An advisor in health and international relations at FPS Public Health, Belgium’s federal food, health, and environment service, told the researchers that the EU was ill-prepared for the emergency.
“There was a very big panic reaction among many member states, and that was also driven by insufficient preparedness at the level of the EU for health crises,” the advisor said.
They added that people assume that the COVID-19 crisis in Europe was unavoidable. “But I think that a lot would have been avoidable with better preparedness and coordination,” the interviewee said.

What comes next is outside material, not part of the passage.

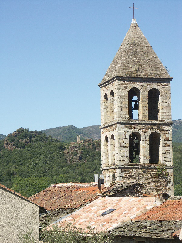 Saint-Gervais-sur-Mare (Hérault) - église paroissiale Saint-Gervais et Saint-Protais. À l'arrière-plan, le clocher de Saint-Pierre-de-Neyran.

Dr. Agoritsa Baka, an emergency response expert at the ECDC, believes that the EU as a whole needs to take public health much more seriously.
“We need a lot more tools to be adopted and ready to be run immediately at short notice,” she said on the ECDC’s podcast on August 4, 2021.

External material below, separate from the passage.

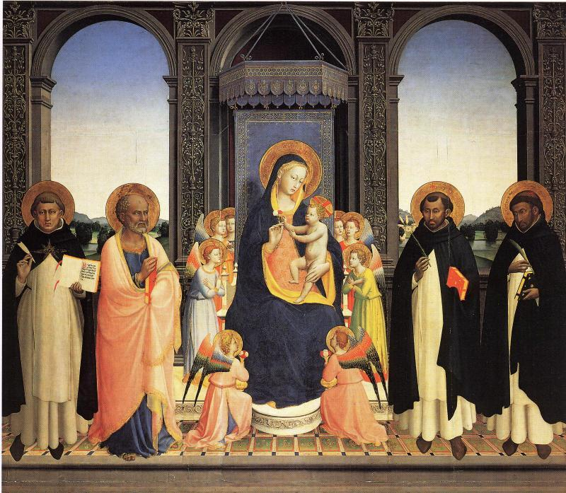 Fiesole Altarpiece

“As far as the EU is concerned, we really need to do a lot better in coordination. I don’t know how we could do that, but I think this is something that we need to seriously discuss with member states,” she added.
Several interviewees for the new research said the EU’s poor leadership in the crisis stemmed from its institutional complexity.
“The EU has multiple political levels of decision making and a lot of bureaucracy, impacting the speed of its responses and actions,” the researchers explain.
A health security specialist at the Finnish Institute for Health and Welfare highlighted poor funding of pandemic preparedness.
“I think there’s been a lot of work done by the ECDC and the [member states]. But, it’s all about resources,” the specialist said.
“There’s a lot of money and resources we use for military threats, but there’s not much we use actually for biological threats.”
The experts also advocated for the establishment of stockpiles of protective equipment, essential medicines, and medical devices such as ventilators for deployment in future public health emergencies.
But interviewees also applauded the European Commission’s Joint Procurement Agreement, which coordinates the acquisition of medicines and vaccines for the EU as a whole.
“The overall view on the joint procurement was positive, as one, or even the one example of a coordinated and relevant action by the commission in response to the pandemic,” said Prof. Krafft.
“Interviewees’ assessments differed regarding the timeliness and whether it could have been even more efficient, but overall the view was positive,” he told Medical News Today.
Looking to the future, most of the experts predicted a strengthened EU role in crisis management and a more robust public health community.
However, some were sceptical about whether the EU would learn lessons from the pandemic, judging by past performance after outbreaks of other infectious diseases.
“I would like to think that, given what happened, there will be more resources, more funding toward public health, but unfortunately, I don’t believe it will actually happen,” said a public health and epidemiology specialist at Instituto Nacional de Saúde, in Portugal.
“I think that once this sort of gets sorted out, we’ll just go back to business as usual, in the usual priorities,” the specialist said.
Despite repeated warnings about future pandemics from the World Health Organization (WHO), there has been little interest and investment in health emergency preparedness at the national level, the report concludes.
The authors write:
“One reason that frequently appeared in the results was the belief that infectious diseases would break out mainly in developing countries and that the EU region was invulnerable, due to its economic position in the world.”
They note that their findings are limited to the first wave of the pandemic. Future interviews will provide a more complete picture of the EU’s response, including its attempts to coordinate vaccine procurement and distribution.
In addition, the researchers acknowledge that the number of interviewees in this first report was relatively small and that their expertise does not represent the EU’s political organization.
“Expert opinions and views are not free from subjectivity and distortion,” they add.